PetroChina Co, the nation's largest oil company, is boosting diesel output as the country battles shortages of the fuel that have left some gas stations dry in the south and east of the country.
PetroChina's western plants had produced 56 percent more winter-grade diesel by the end of October compared with a year ago, parent company China National Petroleum Corp said in a statement on Monday.
In a bid to avert diesel shortages, China Petroleum & Chemical Corp (Sinopec), the nation's largest oil refiner, also decided to increase daily oil processing to a record this month.
Processing will rise 10 percent from a year earlier to 583,000 tons a day, exceeding the October record by 5,900 tons a day, parent China Petrochemical Corp said recently. Daily diesel processing will reach 168,000 tons this month, up by 10,000 tons, according to the plan.
The oil refiner also aims on importing 200,000 tons of diesel fuel after a batch of recent measures to increase supply.
Sinopec has also said it will not carry out maintenance at oil refineries in major centers, and has postponed work at plants including Gaoqiao in Shanghai and in Guangzhou.
A trader said Sinopec was slashing diesel exports to cope with the domestic shortage. "With all the measures adopted by the two refiners to increase supply, a mitigation can be expected in December," said Zhou Xiujie, industry analyst at China Investment Consulting.
Diesel is generally used as fuel for vehicles, generators and ships.

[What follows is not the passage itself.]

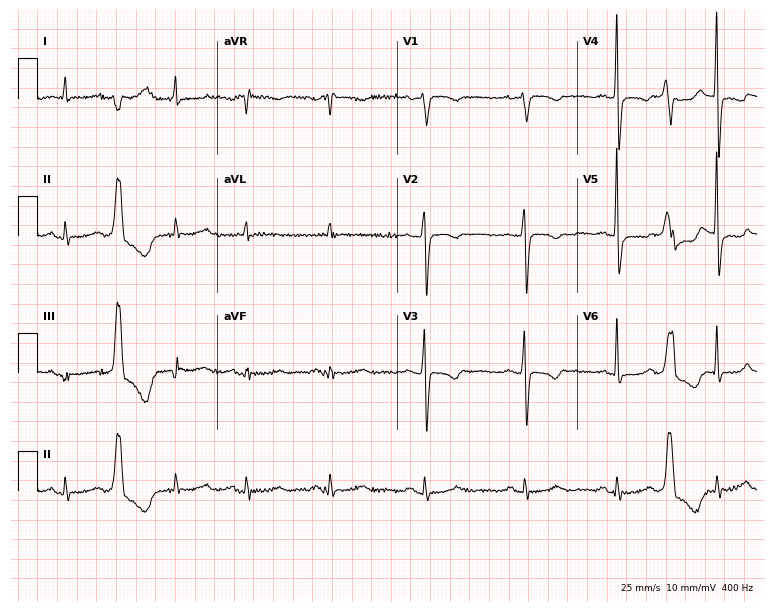
12-lead ECG from a 53-year-old female. Screened for six findings — first-degree AV block, right bundle branch block, left bundle branch block, sinus bradycardia, atrial fibrillation, sinus tachycardia — none is recorded. Other findings, if any, are not listed.

More than 2,000 privately owned gas stations in southern China have shut down due to a lack of diesel, according to the China Chamber of Commerce for the Petroleum Industry.
Power blackouts are one of the factors directly causing the diesel shortage. Factories have increasingly turned to small diesel generators after some local governments rationed the supply of electricity in September. Long lines of cars and even "sold out" signs at gas stations are increasingly common sights in many cities.
During the 11th Five-Year Plan (2006-2010), China sought to reduce energy consumption per unit of GDP by 20 percent.
In the first four years, a 15.6 percent reduction, compared to the previous five-year plan, was reached. But energy consumption per unit of GDP increased 0.09 percent in the first half of 2010, year-on-year, signaling difficulties in achieving targets.
In the rush to meet regional targets set by the central government, many local governments chose to introduce blackouts in the remaining two months of the year, a conservation method that has quickly spread to many provinces.
"Power outages are the direct cause of the undersupply in diesel," Zhou said. "Also adding to the unexpected incident are increasing crude oil prices and a pick up in the logistics and transportation sectors that also use diesel fuel."